A group of computer scientists at the University of California, Riverside has introduced a new technique to remove private and copyrighted data from artificial intelligence models without needing access to the original training material. The research was presented in July at the International Conference on Machine Learning in Vancouver, Canada.
The method addresses concerns about personal and copyrighted content remaining embedded in AI systems, even after creators attempt to delete or restrict access to their information. These issues have become more prominent as privacy regulations such as the European Union’s General Data Protection Regulation and California’s Consumer Privacy Act require stronger protection for personal data used in machine learning.
Ümit Yiğit Başaran, a doctoral student in electrical and computer engineering at UC Riverside and lead author of the study, explained the significance of their work: “In real-world situations, you can’t always go back and get the original data,” Başaran said. “We’ve created a certified framework that works even when that data is no longer available.”
The approach allows AI models to “forget” selected information while maintaining their performance with remaining data. This process does not require retraining models from scratch—a task that can be expensive and energy-consuming—making it possible to amend existing systems efficiently.
The research team included Başaran, professor Amit Roy-Chowdhury, and assistant professor Başak Güler. They developed what they describe as a “source-free certified unlearning” method.
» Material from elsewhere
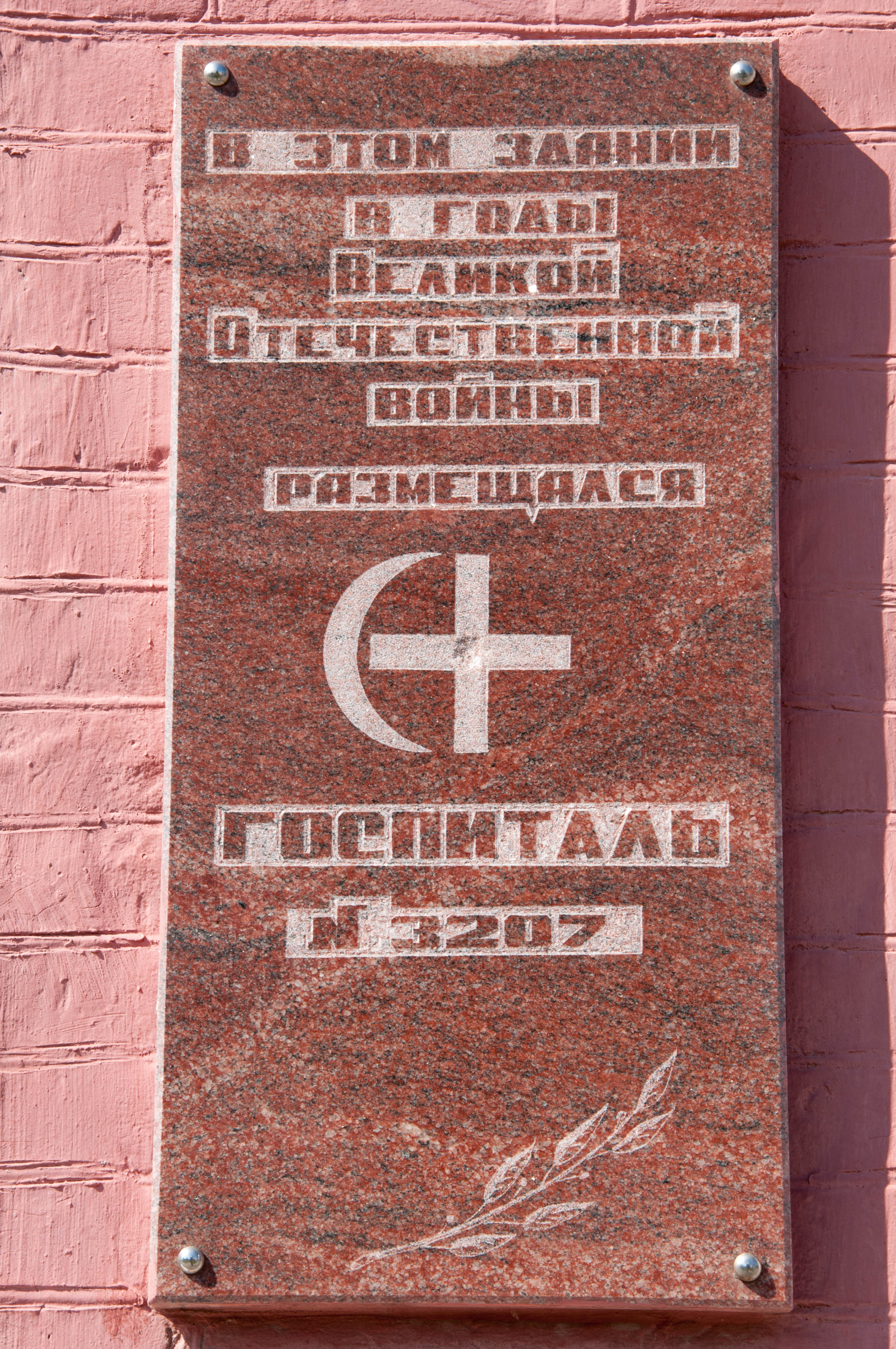 Здание мужской прогимназии (Ростовская область, Азов)

This involves using a surrogate dataset that statistically resembles the original training set to adjust model parameters and add calibrated random noise so targeted information is erased and cannot be reconstructed.
Their framework builds on established concepts in AI optimization but introduces a new mechanism for calibrating noise to account for differences between original and surrogate datasets. Tests using both synthetic and real-world datasets showed privacy guarantees close to those achieved by full retraining but with significantly less computational demand.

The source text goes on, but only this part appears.